The historical significance of the steam engine cannot be overemphasized. It provides a means to control and utilize heat energy and provide driving force for machines. Therefore, the long-term dependence of human beings on animal power, wind power and water power has ended. At this time, mankind has obtained a huge new energy, and soon, mankind can also develop other fossil fuels hidden in the earth, namely oil and natural gas. Thus began a trend, leading to the present situation: the energy available per person in Western Europe and North America is 1 1.5 times and 29 times that in Asia, respectively. In a world where economic and military forces are directly dependent on available energy, the importance of these figures is obvious. In fact, it can be said that Europe's rule over the world in the19th century was based on the steam engine, rather than any other means or force.

New cotton mills and steam engines need to increase the supply of iron, steel and coal-this demand has been met through a series of improvements in mining and metallurgy. At first, iron ore was smelted in a small furnace full of charcoal. The exhaustion of forests forced manufacturers to turn to coal; It was at this time (1709) that Abraham Darby discovered that coal can be turned into coke and ordinary wood into charcoal. As it turns out, coke is as effective as charcoal and much cheaper. Darby's son developed a huge bellows driven by a waterwheel, thus manufacturing the first mechanically controlled blast furnace, which greatly reduced the cost of iron. 1760, further improved in John Smeaton; He abandoned Darby's bellows made of leather and wood and replaced it with a water pump, which consists of four metal cylinders with pistons and valves and is driven by a water wheel. More importantly, this improvement was made by Henry Cote, who invented the "stirring" method to remove impurities from molten pig iron in 1784. Park Jung Su puts molten pig iron into a reverberatory furnace to stir or "stir". In this way, carbon in the melt is removed by oxygen in the air circulating in the melt. After removing carbon and other impurities, molten iron is produced which is more ductile than the original brittle molten pig iron or pig iron. At that time, in order to keep up with the increasing demand of ironmaking industry, coal mining technology was also improved. It is extremely important that the steam engine is used for mine drainage. Sir humphry davy invented the safety lamp in 18 15. Safety lights greatly reduce the danger in mining.

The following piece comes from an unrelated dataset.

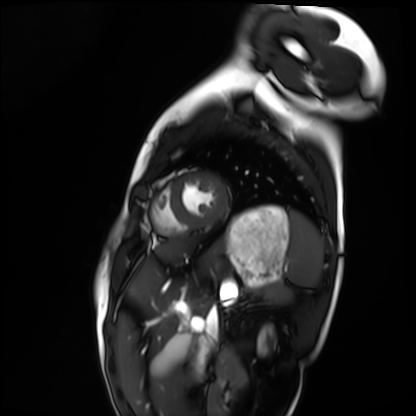
modality = cardiac MRI | subject group = healthy volunteer.

As a result of these developments, by 1800, Britain will produce more coal and iron than the rest of the world combined. More specifically, the coal production in Britain increased from 6 million tons in 1770 to 20,000 tons in 1800, and then to 57 million tons in 186 1 year. Similarly, the iron production in Britain increased from 50,000 tons in 1770 to130,000 tons in 1800, and then to 3.8 million tons in 186 1 year. Iron is rich in resources and low in price, which can be used in general buildings. Therefore, mankind has not only entered age of steam, but also entered the age of steel.

The development of textile industry, mining industry and metallurgical industry has caused the demand for improved transportation tools, which can transport a large number of coal and ore. The most important step in this direction was taken at 176 1; That year, the Duke of bridgewater opened a seven-mile canal between Manchester and the coal mines in Worsley. Coal prices in Manchester have fallen by half; Later, the Duke extended his canal to mersey river, and the cost was only one sixth of that charged by the land transportation company. These amazing achievements led to the craze of canal digging, which enabled Britain to have 2500 miles of canals by 1830.

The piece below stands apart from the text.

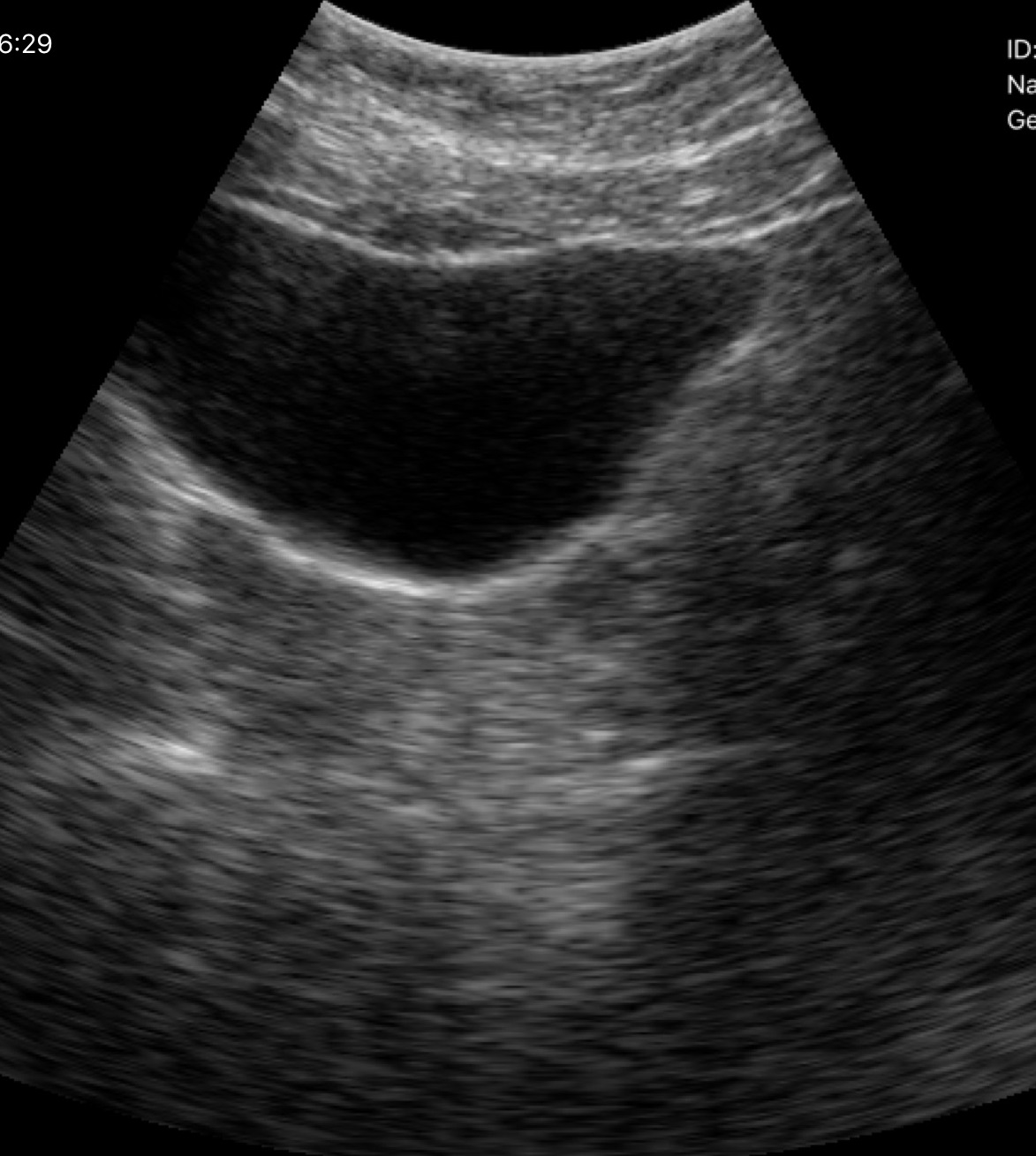
Summary:
Genitourinary ultrasound.

Parallel to the canal era is the great road construction period. At first, the roads were so primitive that people could only walk or ride horses. In the rainy season, it is almost impossible to pull a van full of goods on this road with horses. After 1850, a group of road engineers-John Metcalfe, Thomas telford and John Macadam-invented the technology of building roads with hard roads that can withstand traffic all year round. The speed of traveling by carriage has increased from 4 miles per hour to 6 miles, 8 miles or even 10 miles. It is also possible to travel at night. Therefore, it used to take 65,438+04 days from Edinburgh to London. At this point, it only takes 44 hours.

After 1830, highways and waterways were challenged by railways. This new mode of transportation is realized in two stages. At the beginning, the rails or rails that had been widely used by the middle of18th century appeared. They are used to transport coal from the wellhead to waterways or places where coal is burned. It is said that on the track, a woman or a child can pull a truck with a load of three-quarters tons, and a horse can do what 22 horses do on ordinary roads. The second stage is to install a steam engine on the truck. The main figure in this respect is george stephenson, a mining engineer. He first used a locomotive to pull several coal cars from the mine to the Tyne River. 1830, his locomotive "rocket" traveled 3 1 mile at an average speed of1mile per hour, pulling a train from Liverpool to Manchester. In just a few years, railways have dominated long-distance transportation. Compared with roads or canals, railways can transport passengers and goods at a faster speed and at a lower cost. By 1838, Britain has 500 miles of railways; By 1850, it will have 6600 miles of railways; To 1870, with railway 15500 miles.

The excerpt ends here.